Hoping for the best, with an eye toward expansion.

When the clock strikes midnight on New Year's Eve, executives at many of the largest corporations will be relieved to bid adieu to 2009 and embrace the hopes that come with the dawn of a new year. The last year of the decade was relentlessly brutal for the private sector, with a seemingly endless stream of cutbacks, layoffs, bankruptcies, and closures. If it weren't for the surge in stock prices since March, corporate America would have almost nothing to be thankful for this year.

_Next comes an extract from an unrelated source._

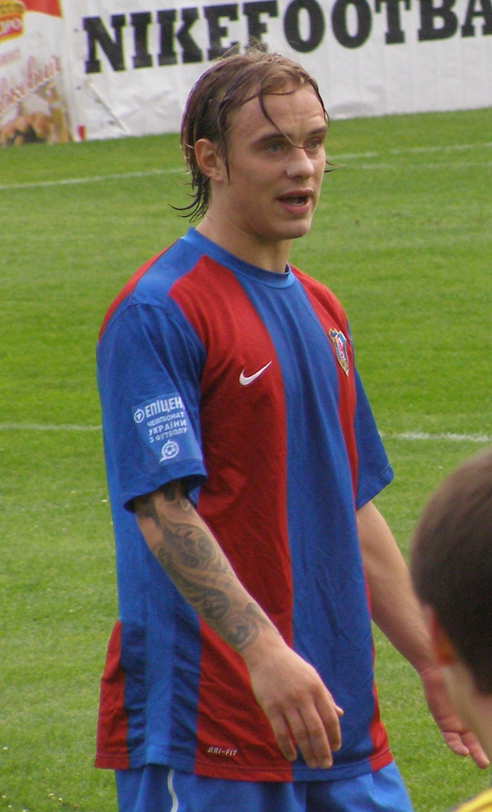 Russischer Fußballspieler Adrej Jestschenko während dem Spiel zwischen Arsenal Kyjiw und Metalist Charkiw

But economists are expecting brighter days ahead. The Federal Reserve recently upgraded its outlook for the US economy after seeing improvements in several key areas, such as employment and housing. And 68% of CEOs polled by The Business Roundtable recently said they expect to see their sales increase in 2010, up from just 51% at the end of the third quarter.

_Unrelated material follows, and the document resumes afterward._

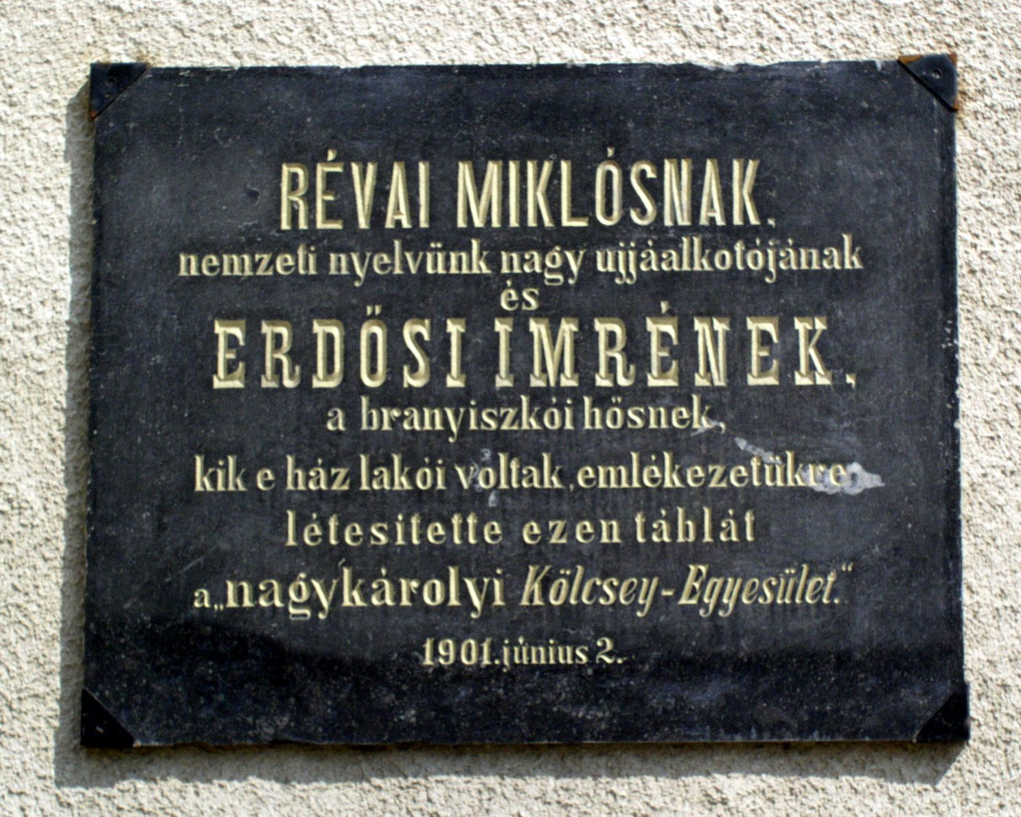 Révai Miklós és Erdősi Imre piaristák emléktáblája a nagykárolyi piarista rendház homlokzatán, amelyet a román uralom évei alatt a plébánián őriztek. 2004-ben helyezték el ismét az épület homlokzatán.

Indeed, as they head into the New Year, many companies are preparing to regain momentum. Minyanville checked in on some of the biggest corporations in a cross section of industries to find out what they're doing to get ready for the good times again.

Hearst, one of the many media companies that spent this year cutting back, is placing its bets squarely on the digital future. It recently announced plans to launch a digital service called Skiff next year.

The service, which promises digital publications that are more true to their print counterparts than what current e-readers supply, is sure to stir up the market, which currently includes devices such as Sony's (SNE) e-reader, Barnes & Noble's (BKS) Nook, and Amazon's (AMZN) Kindle.

"The platforms and devices that other people are building are not really appropriate for newspapers and magazines," Kenneth A. Bronfin, president of Hearst Interactive Media, told the Wall Street Journal. "We are going to create an entity by publishers, for publishers."

In addition to adding hope for the publishing industry, Hearst says the new service will have an edge because it can integrate advertising with the products.

Hearst is also part of the recently announced consortium of publishers that's working to create a set of technology standards for the industry as it forges on in digital territory. Other contributors include News Corp. (NWS), Time Inc. (TWX), Condé Nast, and Meredith Corp.

What digital is to the media industry, it would seem, alternative power is to the energy industry. Come 2010, General Electric (GE), which currently tops Forbes' list of the world's largest public companies, will be investing $6 billion in wind, solar, biomass, hydroelectric, and geothermal power generation projects.

The company recently said it plans to spend $117 million of that budget on a wind farm complex in Oklahoma. The project could satisfy the demands of about 30,000 homes for an entire year.

Kohl's (KSS) has also recognized that customers are expecting corporate America to have more environmental awareness.

On December 2, it became the first retailer to announce a commitment to reach net zero US greenhouse gas emissions by the end of 2010. The goal is part of an ongoing partnership with the Environmental Protection Agency's Climate Leaders program.